このようにして得られた生成物は、安定化された状態に調整後、以下の性質を有していた：
ＣＲＣ３４．８ｇ／ｇ
ＡＵＬ０．７ｐｓｉ２４．５ｇ／ｇ
残留モノマー：１．８ｐｐｍ
残留溶剤：＜０．１ｐｐｍ
平均粒径：４０５μｍ
粒径＜２００μｍ：１．０質量％
粒径＞６００μｍ：２．０質量％
例３及び４は、分枝の炭化水素を含有する疎水性溶剤を使用する本発明の場合には、シクロヘキサンを使用する場合と比較して、ＣＲＣ及びＡＵＬ０．７ｐｓｉの合計が実際に変わらず維持されることを示した。

Claims

ｉ）撹拌反応器中で、少なくとも１個の供給管路によりモノマー溶液を計量供給し、
ｉｉ）得られた吸水性ポリマー粒子から疎水性溶剤を分離し、かつ、
ｉｉｉ）この分離した疎水性溶剤を、方法中に返送する、
ことを含む、疎水性溶剤中での懸濁重合によって、吸水性ポリマー粒子を製造する方法において、この場合、この方法は、疎水性溶剤を少なくとも部分的に、新鮮な疎水性溶剤と交換し、この新鮮な疎水性溶剤は少なくとも部分的に炭化水素混合物であり、かつ、この炭化水素混合物が、少なくとも１質量％の分枝の飽和脂肪族炭化水素を含有することを特徴とする、前記吸水性ポリマー粒子を製造する方法。

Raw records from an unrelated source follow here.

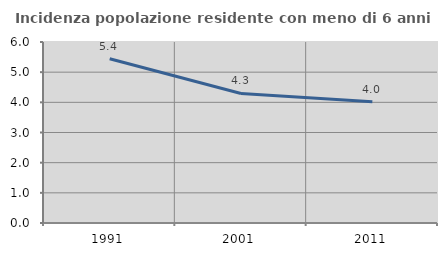
| Category | Incidenza popolazione residente con meno di 6 anni |
|---|---|
| 1991.0 | 5.446 |
| 2001.0 | 4.295 |
| 2011.0 | 4.017 |
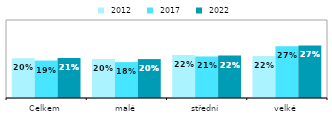
| Category |  2012 |  2017 |  2022 |
|---|---|---|---|
| Celkem | 0.204 | 0.192 | 0.205 |
| malé | 0.2 | 0.184 | 0.199 |
| střední | 0.221 | 0.213 | 0.217 |
| velké | 0.215 | 0.265 | 0.27 |
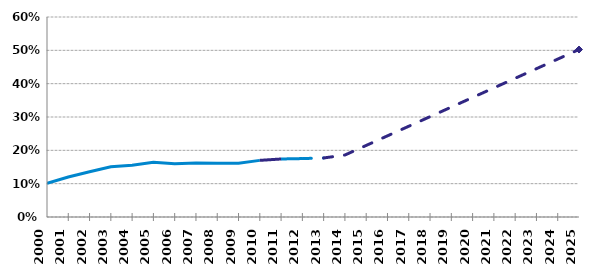
| Category | % EPCI  |
|---|---|
| 2000.0 | 0.101 |
| 2001.0 | 0.12 |
| 2002.0 | 0.136 |
| 2003.0 | 0.151 |
| 2004.0 | 0.155 |
| 2005.0 | 0.164 |
| 2006.0 | 0.16 |
| 2007.0 | 0.162 |
| 2008.0 | 0.161 |
| 2009.0 | 0.162 |
| 2010.0 | 0.17 |
| 2011.0 | 0.174 |
| 2012.0 | 0.175 |
| 2013.0 | 0.177 |
| 2014.0 | 0.186 |
| 2015.0 | 0.215 |
| 2016.0 | 0.243 |
| 2017.0 | 0.272 |
| 2018.0 | 0.301 |
| 2019.0 | 0.33 |
| 2020.0 | 0.359 |
| 2021.0 | 0.387 |
| 2022.0 | 0.416 |
| 2023.0 | 0.445 |
| 2024.0 | 0.474 |
| 2025.0 | 0.502 |
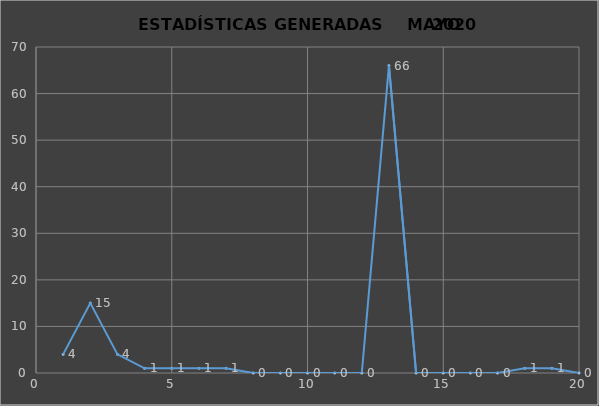
| Category |                   ESTADÍSTICAS GENERADAS     PERÍODO MAYO 2020 CANTIDAD |
|---|---|
| 0 | 4 |
| 1 | 15 |
| 2 | 4 |
| 3 | 1 |
| 4 | 1 |
| 5 | 1 |
| 6 | 1 |
| 7 | 0 |
| 8 | 0 |
| 9 | 0 |
| 10 | 0 |
| 11 | 0 |
| 12 | 66 |
| 13 | 0 |
| 14 | 0 |
| 15 | 0 |
| 16 | 0 |
| 17 | 1 |
| 18 | 1 |
| 19 | 0 |
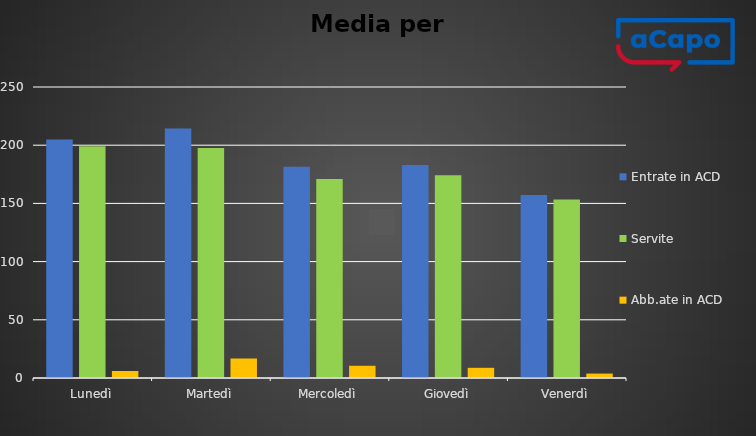
| Category | Entrate in ACD | Servite | Abb.ate in ACD |
|---|---|---|---|
| Lunedì | 205 | 199 | 6 |
| Martedì | 214.25 | 197.5 | 16.75 |
| Mercoledì | 181.5 | 171 | 10.5 |
| Giovedì | 183 | 174.25 | 8.75 |
| Venerdì | 157.2 | 153.4 | 3.8 |

炭化水素混合物が５０℃から１５０℃の範囲で沸騰する、請求項１に記載の方法。
８０％未満の返送された疎水性溶剤を、分離工程ｉｉ）中又は後であって、かつ返送工程ｉｉｉ）前に、蒸留的に精製する、請求項１又は２に記載の方法。
撹拌反応器中の供給管路が液体表面の下方で終了する、請求項１から３までのいずれか１項に記載の方法。
懸濁重合の際に分散助剤を使用する、請求項１から４までのいずれか１項に記載の方法。
反応混合物を、少なくとも１個の他の撹拌反応器中で後反応させる、請求項１から５までのいずれか１項に記載の方法。
反応混合物が共沸的に脱水され、濾過され、乾燥され、かつ後反応される、請求項１から６までのいずれか１項に記載の方法。
反応混合物が共沸的に脱水され、後架橋され、再度共沸的に脱水され、濾過され、かつ乾燥される、請求項１から６までのいずれか１項に記載の方法。
懸濁重合を連続的に実施する、請求項１から８までのいずれか１項に記載の方法。
吸水性ポリマー粒子が、少なくとも５０モル％まで少なくとも部分的に中和された重合されたアクリル酸を含有する、請求項１から９までのいずれか１項記載の方法。
吸水性ポリマー粒子が、０．１質量％未満の共重合された架橋剤を含有する、請求項１から１０までのいずれか１項に記載の方法。
モノマー溶液が、少なくとも３５質量％のモノマーａ）を含有する、請求項１から１１までのいずれか１項に記載の方法。
吸水性ポリマー粒子が、少なくとも１５ｇ／ｇの遠心保持容量を示す、請求項１から１２までのいずれか１項記載の方法。